I am prepared to assume, without deciding, that there can be an independent claim for bad faith conduct in respect of the insurer’s refusal to pay or continue to pay no-fault benefits. In order to establish such a claim, the appellant would first have to establish that the insurer’s termination of her benefits was improper. Such a claim must comply with the requirements outlined in ss. 280-284 of the Insurance Act, one of which is the two year limitation period for the institution of proceedings to determine this question. The appellant cannot, by the device of a claim for bad faith damages, extend threefold the length of that termination period.
 What distinguishes Arsenault from the case at bar is that the limitation period in that case was triggered by the refusal to pay benefits. Any failure to deal with the claim in good faith that led up to the denial of benefits had to have preceded the date of the refusal, and could not logically be separated from the denial of benefits itself. In other words, the bad faith claim and the claim that benefits were wrongly denied were one and the same. Since the Act provided a clear limitation period of two years from the date that benefits were denied, it provided a complete defence to the plaintiff’s claims.
 The case at bar, though, is quite different. The triggering event for coverage under the insurance policy is the date of the loss, which is the date of the car accident.

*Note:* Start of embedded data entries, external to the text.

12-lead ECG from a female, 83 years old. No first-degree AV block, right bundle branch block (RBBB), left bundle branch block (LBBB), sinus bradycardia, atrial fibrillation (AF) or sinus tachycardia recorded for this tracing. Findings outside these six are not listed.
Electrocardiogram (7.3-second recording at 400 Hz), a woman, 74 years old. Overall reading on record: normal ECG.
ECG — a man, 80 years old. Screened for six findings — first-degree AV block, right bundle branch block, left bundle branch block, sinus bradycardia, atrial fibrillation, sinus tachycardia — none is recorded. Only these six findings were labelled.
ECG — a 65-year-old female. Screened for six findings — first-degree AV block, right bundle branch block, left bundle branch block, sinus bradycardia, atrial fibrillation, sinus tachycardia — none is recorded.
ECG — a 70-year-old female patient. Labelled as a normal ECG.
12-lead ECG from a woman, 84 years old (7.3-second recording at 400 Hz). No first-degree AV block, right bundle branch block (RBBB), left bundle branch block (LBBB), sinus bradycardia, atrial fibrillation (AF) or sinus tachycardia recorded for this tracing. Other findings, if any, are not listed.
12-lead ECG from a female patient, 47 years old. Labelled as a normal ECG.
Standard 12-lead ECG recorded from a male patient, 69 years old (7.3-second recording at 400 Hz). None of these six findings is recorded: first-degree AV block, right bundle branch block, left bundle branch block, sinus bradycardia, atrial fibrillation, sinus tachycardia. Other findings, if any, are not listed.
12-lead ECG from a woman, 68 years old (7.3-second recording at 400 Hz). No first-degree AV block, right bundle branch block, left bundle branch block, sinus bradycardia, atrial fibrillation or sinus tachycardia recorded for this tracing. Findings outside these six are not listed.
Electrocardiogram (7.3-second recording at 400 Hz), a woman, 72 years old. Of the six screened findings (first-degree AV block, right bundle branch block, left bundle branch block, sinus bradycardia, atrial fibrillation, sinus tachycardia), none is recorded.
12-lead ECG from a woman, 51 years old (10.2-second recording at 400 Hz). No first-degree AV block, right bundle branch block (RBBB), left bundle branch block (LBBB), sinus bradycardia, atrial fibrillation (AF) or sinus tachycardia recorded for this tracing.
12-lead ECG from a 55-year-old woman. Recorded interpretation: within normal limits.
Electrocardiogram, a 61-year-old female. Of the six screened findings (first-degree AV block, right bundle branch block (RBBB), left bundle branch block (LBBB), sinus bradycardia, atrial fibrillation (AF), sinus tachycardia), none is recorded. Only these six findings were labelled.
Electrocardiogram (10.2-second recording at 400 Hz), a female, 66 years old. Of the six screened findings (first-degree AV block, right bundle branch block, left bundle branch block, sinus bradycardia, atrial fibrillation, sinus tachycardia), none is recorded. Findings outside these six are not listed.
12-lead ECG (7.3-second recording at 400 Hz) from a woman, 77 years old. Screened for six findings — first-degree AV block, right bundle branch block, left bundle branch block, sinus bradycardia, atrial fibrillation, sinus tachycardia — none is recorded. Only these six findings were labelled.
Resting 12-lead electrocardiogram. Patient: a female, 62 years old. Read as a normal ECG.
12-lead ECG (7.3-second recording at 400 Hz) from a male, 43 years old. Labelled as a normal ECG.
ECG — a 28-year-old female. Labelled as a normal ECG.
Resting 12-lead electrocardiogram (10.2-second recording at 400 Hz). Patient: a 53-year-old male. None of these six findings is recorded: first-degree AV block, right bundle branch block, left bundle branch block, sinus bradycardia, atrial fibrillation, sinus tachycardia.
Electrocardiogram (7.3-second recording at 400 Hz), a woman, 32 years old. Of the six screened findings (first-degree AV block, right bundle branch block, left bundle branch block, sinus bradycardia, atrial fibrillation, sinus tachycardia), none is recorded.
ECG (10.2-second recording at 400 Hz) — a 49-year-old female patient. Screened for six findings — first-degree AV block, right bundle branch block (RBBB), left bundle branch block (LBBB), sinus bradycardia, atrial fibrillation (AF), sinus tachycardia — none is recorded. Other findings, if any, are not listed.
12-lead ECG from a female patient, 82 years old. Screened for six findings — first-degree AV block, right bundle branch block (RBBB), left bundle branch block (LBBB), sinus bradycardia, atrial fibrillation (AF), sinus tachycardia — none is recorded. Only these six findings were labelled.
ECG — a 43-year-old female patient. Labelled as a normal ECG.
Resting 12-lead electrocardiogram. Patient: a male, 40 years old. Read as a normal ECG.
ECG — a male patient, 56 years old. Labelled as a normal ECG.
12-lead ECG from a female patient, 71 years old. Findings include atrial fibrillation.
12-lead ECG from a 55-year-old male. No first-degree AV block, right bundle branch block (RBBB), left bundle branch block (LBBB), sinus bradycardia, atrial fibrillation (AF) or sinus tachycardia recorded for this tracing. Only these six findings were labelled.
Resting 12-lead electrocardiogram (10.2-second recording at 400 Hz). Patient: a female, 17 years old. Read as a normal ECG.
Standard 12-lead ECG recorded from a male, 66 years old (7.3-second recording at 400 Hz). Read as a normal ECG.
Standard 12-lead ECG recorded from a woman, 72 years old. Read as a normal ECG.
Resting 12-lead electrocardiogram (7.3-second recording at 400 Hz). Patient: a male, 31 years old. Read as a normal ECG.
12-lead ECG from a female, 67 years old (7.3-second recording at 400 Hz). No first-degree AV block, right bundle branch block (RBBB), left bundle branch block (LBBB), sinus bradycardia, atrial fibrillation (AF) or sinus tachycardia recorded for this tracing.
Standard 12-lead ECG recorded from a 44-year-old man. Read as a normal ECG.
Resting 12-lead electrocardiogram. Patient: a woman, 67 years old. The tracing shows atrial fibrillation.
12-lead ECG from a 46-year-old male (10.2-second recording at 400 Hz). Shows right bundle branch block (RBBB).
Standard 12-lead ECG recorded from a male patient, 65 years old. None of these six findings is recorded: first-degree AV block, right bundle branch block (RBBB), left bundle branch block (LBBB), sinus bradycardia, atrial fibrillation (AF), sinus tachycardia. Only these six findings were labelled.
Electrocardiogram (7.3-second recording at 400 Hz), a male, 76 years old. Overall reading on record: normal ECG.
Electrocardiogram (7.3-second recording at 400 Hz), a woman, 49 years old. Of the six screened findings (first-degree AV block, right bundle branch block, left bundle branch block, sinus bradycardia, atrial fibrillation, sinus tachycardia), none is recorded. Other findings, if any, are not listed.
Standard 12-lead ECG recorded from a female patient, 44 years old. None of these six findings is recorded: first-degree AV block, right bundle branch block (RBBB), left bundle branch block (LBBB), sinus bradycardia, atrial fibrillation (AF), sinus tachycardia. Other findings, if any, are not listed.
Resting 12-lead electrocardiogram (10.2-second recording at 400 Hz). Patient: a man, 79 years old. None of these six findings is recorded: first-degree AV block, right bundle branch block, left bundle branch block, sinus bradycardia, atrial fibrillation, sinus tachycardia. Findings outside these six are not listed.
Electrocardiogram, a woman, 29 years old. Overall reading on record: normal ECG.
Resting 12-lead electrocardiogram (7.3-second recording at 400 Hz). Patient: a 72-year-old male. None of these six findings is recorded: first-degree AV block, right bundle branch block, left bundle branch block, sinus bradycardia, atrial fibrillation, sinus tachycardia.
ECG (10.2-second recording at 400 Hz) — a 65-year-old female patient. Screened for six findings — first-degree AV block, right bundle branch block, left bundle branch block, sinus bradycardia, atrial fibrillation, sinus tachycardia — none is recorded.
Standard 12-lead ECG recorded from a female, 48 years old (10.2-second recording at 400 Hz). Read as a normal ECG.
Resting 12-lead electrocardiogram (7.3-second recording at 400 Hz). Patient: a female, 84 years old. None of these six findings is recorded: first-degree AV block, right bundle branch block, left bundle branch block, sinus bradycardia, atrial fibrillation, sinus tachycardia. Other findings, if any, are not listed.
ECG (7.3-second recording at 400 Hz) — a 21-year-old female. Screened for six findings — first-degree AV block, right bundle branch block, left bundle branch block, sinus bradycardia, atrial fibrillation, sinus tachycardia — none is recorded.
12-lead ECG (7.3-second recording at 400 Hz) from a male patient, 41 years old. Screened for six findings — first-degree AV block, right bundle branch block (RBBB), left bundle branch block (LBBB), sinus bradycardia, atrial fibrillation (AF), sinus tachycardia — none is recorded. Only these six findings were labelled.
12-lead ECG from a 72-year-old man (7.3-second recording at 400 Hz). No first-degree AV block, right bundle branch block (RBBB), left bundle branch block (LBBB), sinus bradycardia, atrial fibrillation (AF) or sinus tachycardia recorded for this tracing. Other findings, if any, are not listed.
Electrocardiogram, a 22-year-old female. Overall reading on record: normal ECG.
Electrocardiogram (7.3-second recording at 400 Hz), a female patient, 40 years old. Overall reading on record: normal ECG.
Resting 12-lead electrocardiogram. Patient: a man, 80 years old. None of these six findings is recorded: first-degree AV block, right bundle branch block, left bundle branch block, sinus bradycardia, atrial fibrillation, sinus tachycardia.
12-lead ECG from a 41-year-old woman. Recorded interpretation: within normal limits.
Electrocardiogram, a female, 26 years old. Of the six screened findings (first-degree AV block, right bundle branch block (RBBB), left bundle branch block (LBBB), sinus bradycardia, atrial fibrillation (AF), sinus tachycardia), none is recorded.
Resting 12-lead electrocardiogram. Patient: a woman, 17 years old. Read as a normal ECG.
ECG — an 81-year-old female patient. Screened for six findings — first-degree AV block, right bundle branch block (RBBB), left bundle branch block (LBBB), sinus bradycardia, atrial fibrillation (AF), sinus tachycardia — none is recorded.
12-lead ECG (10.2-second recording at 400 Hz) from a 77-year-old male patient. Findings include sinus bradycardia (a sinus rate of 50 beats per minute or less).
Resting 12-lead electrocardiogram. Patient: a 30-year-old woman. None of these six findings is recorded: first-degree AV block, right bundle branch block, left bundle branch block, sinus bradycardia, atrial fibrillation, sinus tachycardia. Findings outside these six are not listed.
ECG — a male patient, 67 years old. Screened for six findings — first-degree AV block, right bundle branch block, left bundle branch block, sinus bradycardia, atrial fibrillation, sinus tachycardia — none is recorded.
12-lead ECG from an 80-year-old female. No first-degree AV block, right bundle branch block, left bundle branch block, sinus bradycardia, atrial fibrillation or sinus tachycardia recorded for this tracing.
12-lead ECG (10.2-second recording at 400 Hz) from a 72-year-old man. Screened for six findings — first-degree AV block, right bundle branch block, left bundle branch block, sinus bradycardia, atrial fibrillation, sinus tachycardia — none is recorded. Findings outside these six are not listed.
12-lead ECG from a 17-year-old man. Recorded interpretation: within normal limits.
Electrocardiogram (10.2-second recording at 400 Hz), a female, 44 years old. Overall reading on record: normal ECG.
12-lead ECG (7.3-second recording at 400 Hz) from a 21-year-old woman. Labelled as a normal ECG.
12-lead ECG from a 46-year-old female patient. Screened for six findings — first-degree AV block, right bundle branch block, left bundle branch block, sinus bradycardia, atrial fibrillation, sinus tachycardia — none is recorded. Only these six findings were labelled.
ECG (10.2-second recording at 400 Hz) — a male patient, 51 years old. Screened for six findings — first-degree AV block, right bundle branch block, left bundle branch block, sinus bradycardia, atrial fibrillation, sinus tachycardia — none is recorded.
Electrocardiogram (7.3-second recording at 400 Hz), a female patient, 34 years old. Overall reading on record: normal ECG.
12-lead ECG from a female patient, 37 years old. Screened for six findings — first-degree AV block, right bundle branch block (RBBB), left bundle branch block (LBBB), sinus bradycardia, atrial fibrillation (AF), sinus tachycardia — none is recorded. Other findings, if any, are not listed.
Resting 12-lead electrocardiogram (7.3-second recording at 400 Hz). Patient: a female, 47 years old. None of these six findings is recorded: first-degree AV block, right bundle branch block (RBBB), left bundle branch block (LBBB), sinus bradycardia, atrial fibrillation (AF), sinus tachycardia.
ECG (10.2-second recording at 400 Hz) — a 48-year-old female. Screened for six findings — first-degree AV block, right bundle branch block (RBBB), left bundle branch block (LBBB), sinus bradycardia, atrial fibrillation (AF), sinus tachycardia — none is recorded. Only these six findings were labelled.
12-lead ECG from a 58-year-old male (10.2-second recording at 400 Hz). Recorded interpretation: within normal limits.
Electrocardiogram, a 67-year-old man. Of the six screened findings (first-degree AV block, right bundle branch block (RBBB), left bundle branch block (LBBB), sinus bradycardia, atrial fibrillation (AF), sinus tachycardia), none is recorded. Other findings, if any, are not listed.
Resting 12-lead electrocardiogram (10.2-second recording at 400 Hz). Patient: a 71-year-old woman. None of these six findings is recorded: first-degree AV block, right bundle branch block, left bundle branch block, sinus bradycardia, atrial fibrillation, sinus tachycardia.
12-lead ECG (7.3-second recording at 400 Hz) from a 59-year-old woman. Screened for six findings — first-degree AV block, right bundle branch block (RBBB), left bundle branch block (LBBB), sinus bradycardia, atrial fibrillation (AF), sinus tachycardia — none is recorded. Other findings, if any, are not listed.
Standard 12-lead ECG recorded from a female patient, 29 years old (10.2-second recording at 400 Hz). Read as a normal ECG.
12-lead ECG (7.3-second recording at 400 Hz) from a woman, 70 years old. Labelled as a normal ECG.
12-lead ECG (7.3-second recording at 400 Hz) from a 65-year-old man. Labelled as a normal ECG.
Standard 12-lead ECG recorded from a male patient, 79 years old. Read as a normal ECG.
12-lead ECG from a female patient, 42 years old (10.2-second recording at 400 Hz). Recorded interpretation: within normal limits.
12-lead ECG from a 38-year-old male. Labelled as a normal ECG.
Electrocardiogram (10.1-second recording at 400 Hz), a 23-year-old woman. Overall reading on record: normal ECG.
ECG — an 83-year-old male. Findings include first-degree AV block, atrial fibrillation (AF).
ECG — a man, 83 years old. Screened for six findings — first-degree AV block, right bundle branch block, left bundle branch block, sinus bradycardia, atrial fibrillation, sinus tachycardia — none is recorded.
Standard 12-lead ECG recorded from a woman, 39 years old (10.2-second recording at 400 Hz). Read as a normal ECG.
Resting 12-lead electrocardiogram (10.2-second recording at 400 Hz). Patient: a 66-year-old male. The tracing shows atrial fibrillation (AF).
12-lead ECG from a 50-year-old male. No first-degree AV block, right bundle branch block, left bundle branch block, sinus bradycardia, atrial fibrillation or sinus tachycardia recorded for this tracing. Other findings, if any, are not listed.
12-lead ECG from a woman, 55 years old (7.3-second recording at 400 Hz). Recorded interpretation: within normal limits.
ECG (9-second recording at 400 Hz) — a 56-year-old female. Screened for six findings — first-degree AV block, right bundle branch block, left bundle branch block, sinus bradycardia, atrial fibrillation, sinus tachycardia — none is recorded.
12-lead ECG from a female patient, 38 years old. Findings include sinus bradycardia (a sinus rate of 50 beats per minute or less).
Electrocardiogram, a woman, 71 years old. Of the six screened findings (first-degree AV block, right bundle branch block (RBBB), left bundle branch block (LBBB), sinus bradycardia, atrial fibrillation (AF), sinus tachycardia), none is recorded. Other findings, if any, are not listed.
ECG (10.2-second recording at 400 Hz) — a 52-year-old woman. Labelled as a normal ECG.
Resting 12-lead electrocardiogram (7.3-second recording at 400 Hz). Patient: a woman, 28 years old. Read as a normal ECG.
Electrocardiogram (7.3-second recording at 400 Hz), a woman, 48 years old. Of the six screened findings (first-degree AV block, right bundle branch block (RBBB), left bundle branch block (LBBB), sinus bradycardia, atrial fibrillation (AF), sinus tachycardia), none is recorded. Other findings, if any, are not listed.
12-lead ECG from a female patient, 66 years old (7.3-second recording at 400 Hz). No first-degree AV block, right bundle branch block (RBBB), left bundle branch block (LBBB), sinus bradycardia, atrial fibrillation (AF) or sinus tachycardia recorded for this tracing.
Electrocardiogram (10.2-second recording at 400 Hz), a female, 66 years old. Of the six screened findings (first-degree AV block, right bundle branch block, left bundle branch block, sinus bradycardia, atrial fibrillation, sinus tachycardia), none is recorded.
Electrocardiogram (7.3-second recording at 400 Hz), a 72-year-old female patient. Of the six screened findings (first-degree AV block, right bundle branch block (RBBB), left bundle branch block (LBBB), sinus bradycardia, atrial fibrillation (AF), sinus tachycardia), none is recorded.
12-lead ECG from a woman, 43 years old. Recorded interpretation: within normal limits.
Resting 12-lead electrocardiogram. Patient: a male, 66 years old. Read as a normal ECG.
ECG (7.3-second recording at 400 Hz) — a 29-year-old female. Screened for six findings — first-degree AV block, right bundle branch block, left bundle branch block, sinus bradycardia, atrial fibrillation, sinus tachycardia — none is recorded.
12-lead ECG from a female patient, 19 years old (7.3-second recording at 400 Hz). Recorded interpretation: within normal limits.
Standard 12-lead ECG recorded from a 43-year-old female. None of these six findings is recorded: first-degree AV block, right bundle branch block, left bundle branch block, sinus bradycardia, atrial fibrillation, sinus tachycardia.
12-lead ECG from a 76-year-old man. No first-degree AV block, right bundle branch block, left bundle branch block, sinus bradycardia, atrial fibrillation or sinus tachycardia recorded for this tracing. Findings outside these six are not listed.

However, the cause of action regarding the alleged bad faith dealing arises well after that date, including the plaintiff’s subsequent dealings with the adjuster and concluding with the dumping of the bloodstained wreck in the plaintiff’s driveway. The wrongful denial of coverage itself that is alleged here did not occur until October 9, 2008, more than one year after the accident. The Statement of Claim was issued less than one year later, well within the two-year general limitation period provided in s. 4 of the Limitations Act 2002, S.O. 2002 c. 24.
 I am not persuaded that the independent actionable wrong that has been pleaded by the plaintiff is statute barred.
The failure of an insurance company to act in good faith when investigating and determining whether to pay insurance claims is itself a wrongdoing independent of the breach of contract for failing to provide the coverage within the insurance policy. This separate act of wrongdoing may give rise to legal action for claims seeking general damages or even punitive damages where the wrongful coverage denial occurred with exceptional bad faith.
Furthermore, whereas, generally, legal claims for breach of contract by failing to provide coverage per the insurance policy contract must be made within one year, it is possible that legal claims for the separate wrongdoing involving bad faith may be permitted for up to two years after the separate wrongdoing itself.